[Stored entries]
——————

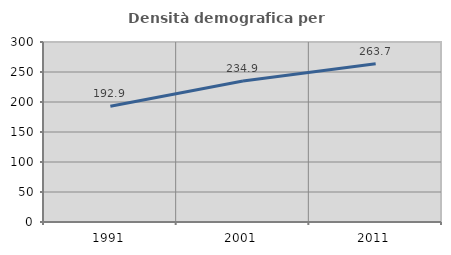
| Category | Densità demografica |
|---|---|
| 1991.0 | 192.927 |
| 2001.0 | 234.935 |
| 2011.0 | 263.66 |
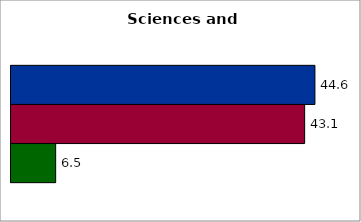
| Category | 50 states and D.C. | SREB states | State |
|---|---|---|---|
| 0 | 44.565 | 43.057 | 6.548 |
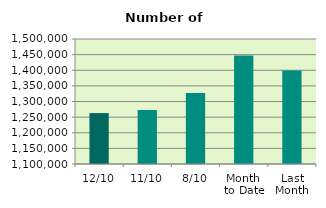
| Category | Series 0 |
|---|---|
| 12/10 | 1262968 |
| 11/10 | 1272782 |
| 8/10 | 1327220 |
| Month 
to Date | 1447166 |
| Last
Month | 1399299.909 |
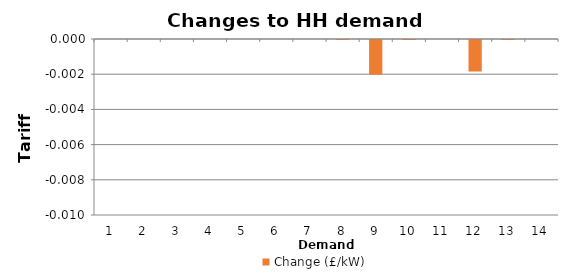
| Category | Change (£/kW) |
|---|---|
| 0 | 0 |
| 1 | 0 |
| 2 | 0 |
| 3 | 0 |
| 4 | 0 |
| 5 | 0 |
| 6 | 0 |
| 7 | 0 |
| 8 | -0.002 |
| 9 | 0 |
| 10 | 0 |
| 11 | -0.002 |
| 12 | 0 |
| 13 | 0 |
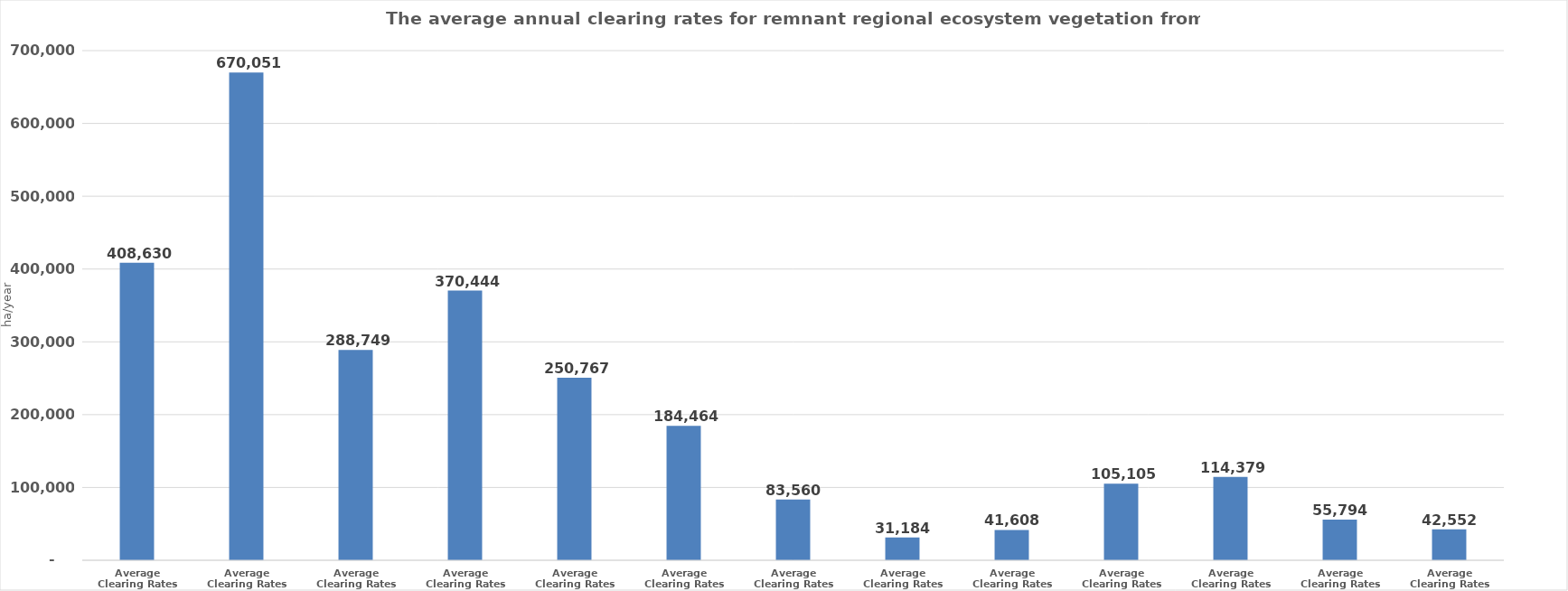
| Category | Series 0 |
|---|---|
| Average Clearing Rates 97-99 | 408630.201 |
| Average Clearing Rates 99-00  | 670050.84 |
| Average Clearing Rates 00-01  | 288749.227 |
| Average Clearing Rates 01-03  | 370444.335 |
| Average Clearing Rates 03-05  | 250766.805 |
| Average Clearing Rates 05-06b  | 184464.125 |
| Average Clearing Rates 06b-09  | 83560.439 |
| Average Clearing Rates 09-11  | 31184.211 |
| Average Clearing Rates 11-13  | 41607.962 |
| Average Clearing Rates 13-15  | 105105.298 |
| Average Clearing Rates 15-17  | 114378.567 |
| Average Clearing Rates 17-19  | 55794.095 |
| Average Clearing Rates 19-21  | 42551.828 |
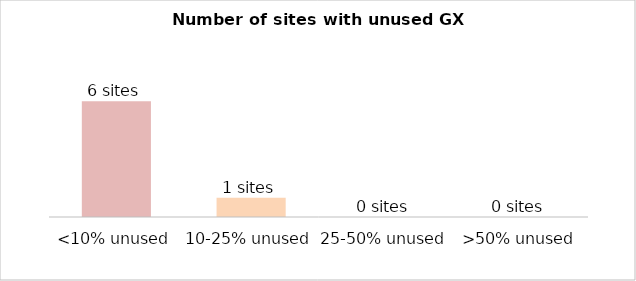
| Category | <10% unused |
|---|---|
| <10% unused | 6 |
| 10-25% unused | 1 |
| 25-50% unused | 0 |
| >50% unused | 0 |
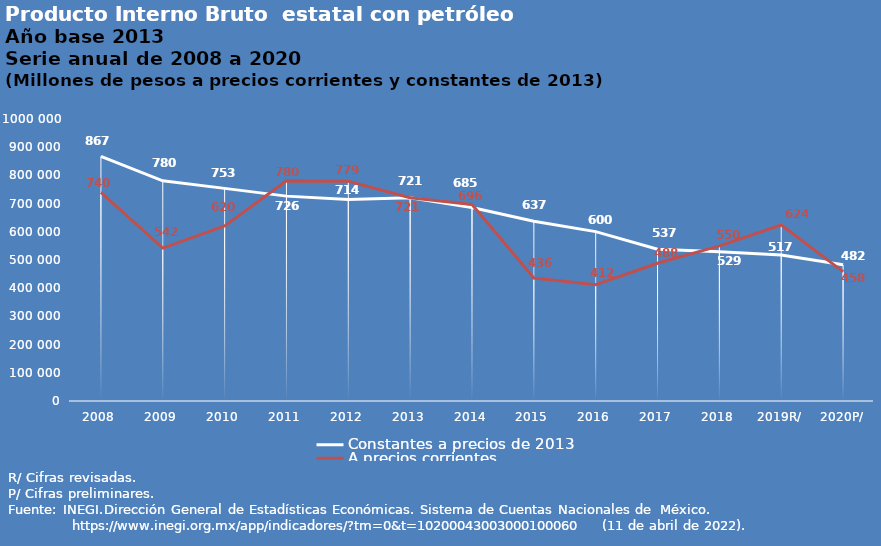
| Category | Constantes a precios de 2013 | A precios corrientes |
|---|---|---|
| 2008 | 867231.044 | 740140.02 |
| 2009 | 780757.429 | 542318.291 |
| 2010 | 753968.591 | 620535.423 |
| 2011 | 726503.856 | 780750.71 |
| 2012 | 714787.065 | 779041.23 |
| 2013 | 721085.063 | 721085.063 |
| 2014 | 685981.27 | 696682.543 |
| 2015 | 637604.643 | 436081.494 |
| 2016 | 600612.272 | 412424.333 |
| 2017 | 537882.577 | 488348.95 |
| 2018 | 529465.695 | 550190.707 |
| 2019R/ | 517311.384 | 624209.886 |
| 2020P/ | 482973.093 | 458928.004 |
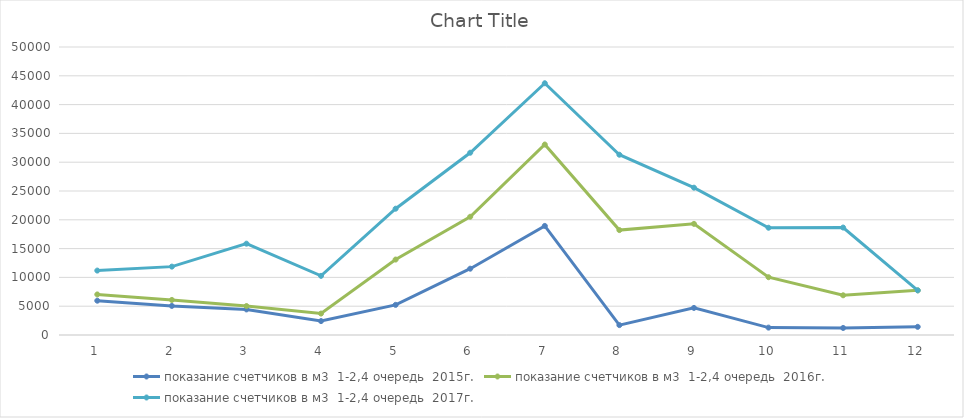
| Category | показание счетчиков в м3  |
|---|---|
| 0 | 4144 |
| 1 | 5784 |
| 2 | 10827 |
| 3 | 6543 |
| 4 | 8830 |
| 5 | 11117 |
| 6 | 10639 |
| 7 | 13084 |
| 8 | 6281 |
| 9 | 8589 |
| 10 | 11760 |
| 11 | 0 |
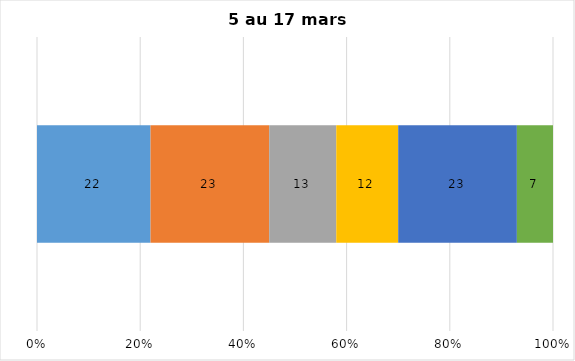
| Category | Plusieurs fois par jour | Une fois par jour | Quelques fois par semaine   | Une fois par semaine ou moins   |  Jamais   |  Je n’utilise pas les médias sociaux |
|---|---|---|---|---|---|---|
| 0 | 22 | 23 | 13 | 12 | 23 | 7 |

——————

▶ _TASK OBJECTIVE_
Reproduce each line of the records in which "unused" appears.

▶ _RESPONSE TO THIS TASK_
| Category | <10% unused |
| <10% unused | 6 |
| 10-25% unused | 1 |
| 25-50% unused | 0 |
| >50% unused | 0 |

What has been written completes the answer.